21 Haziran 2013 Cuma

Fifa U-20 A Grubu 1. Gün


   Öncelikle herkese tekrardan merhaba. Biletlerini aylar öncesinden edindiğim bu turnuvanın tarihinin gelmesini beklemek bir hayli zor oldu benim adıma. Bazılarına göre bu heyecan abartı gelebilir ama şu sıralar futbol piyasasında hayranlıkla izlediğim isimlerin geçtiği yerdir bu turnuva. Ronaldinho ve Messi yine bu turnuvada neler yapacaklarını önceden hissetirmişlerdi futbolseverlere. Kısacası U-20 bu işi yakından takip edenler için bir başkadır. Dünyanın da en prestijli ikinci futbol turnuvası olduğunu belirtmekte fayda var.

   A Grubu kuralar çekildikten sonra klişeleşen tabirle "ölüm" grubu şeklinde nitelendirildi. Öyle ki favori  İspanya-Fransa-Gana-ABD bir grupta toplanarak İstanbul ayağını şenlendirdiler turnuvanın. Lafı fazla uzatmadan ilk gün maçlarına değinmek istiyorum.

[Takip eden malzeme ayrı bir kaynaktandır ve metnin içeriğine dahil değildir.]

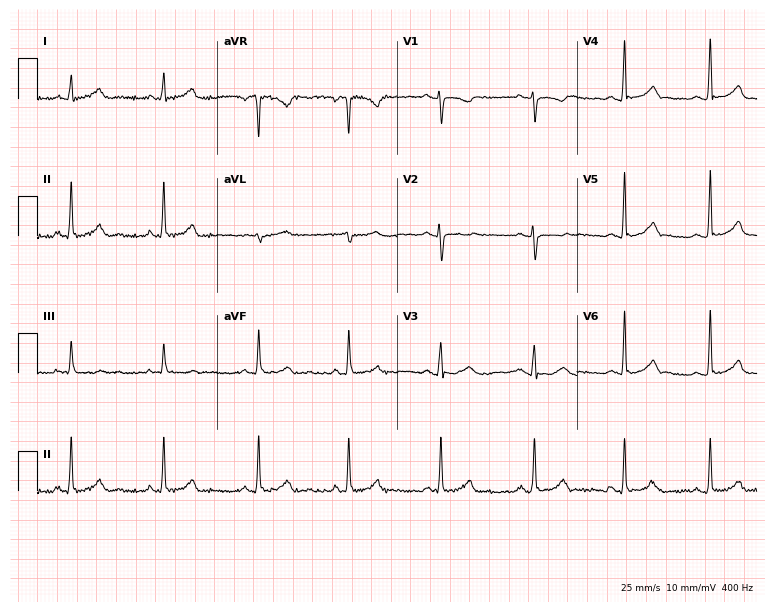
12-lead ECG from a female patient, 25 years old. Recorded interpretation: within normal limits.
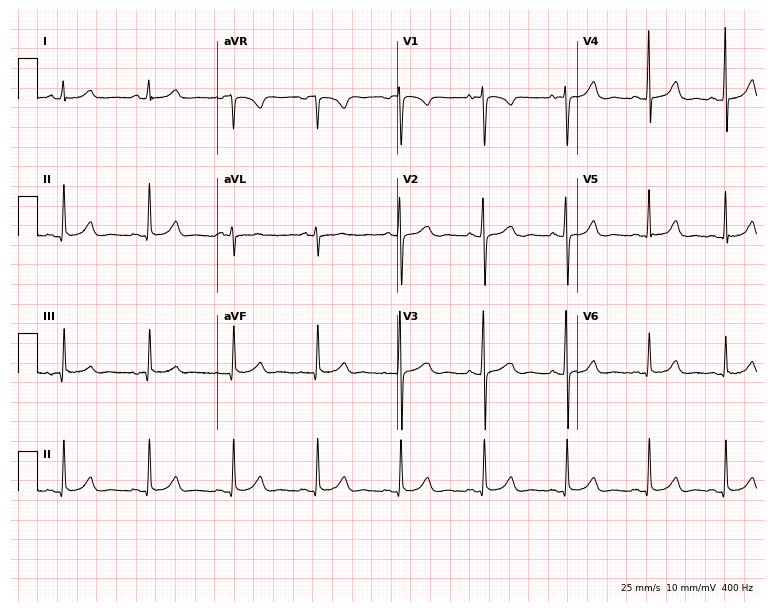
12-lead ECG from a woman, 17 years old. No first-degree AV block, right bundle branch block (RBBB), left bundle branch block (LBBB), sinus bradycardia, atrial fibrillation (AF) or sinus tachycardia recorded for this tracing. Other findings, if any, are not listed.

  Saat 18.00 de başlayan ilk mücadele Fransa-Gana maçıydı. Yıldızlar topluluğu Fransa her zaman sürprizlere açık olan Gana karşısında dengeli oyun ve rahat skorla 3-1 galip ayrıldı. ilk yarım saatlik periyot sonrası oyunu istediği gibi yönlendiren bir Fransa seyrettik. Ortasahada Pogba-Kondogbia-Vertout üçlüsü çark gibi işledi. Fransa oyunun çoğu bölümünde tempoyu  istediği şekle sokmayı başardı. Gana ise açılış maçının verdiği heyecanla belirli aralıklarla ben de varım demeye çalışsa da yaratıcılıktan yoksundular. Gana fizik kalitesi ortalama üstü bir takım fakat ortasaha ve kanat oyuncuları maç getirecek tarzda değiller. Grupta 1 veya 2. olmak şansları bana göre yok. En iyi 3.lük derseniz o da zor. Fransa ise turnuvanın plase takımı bana göre. Net şeyler söylemek için bir maç daha görmek gerek.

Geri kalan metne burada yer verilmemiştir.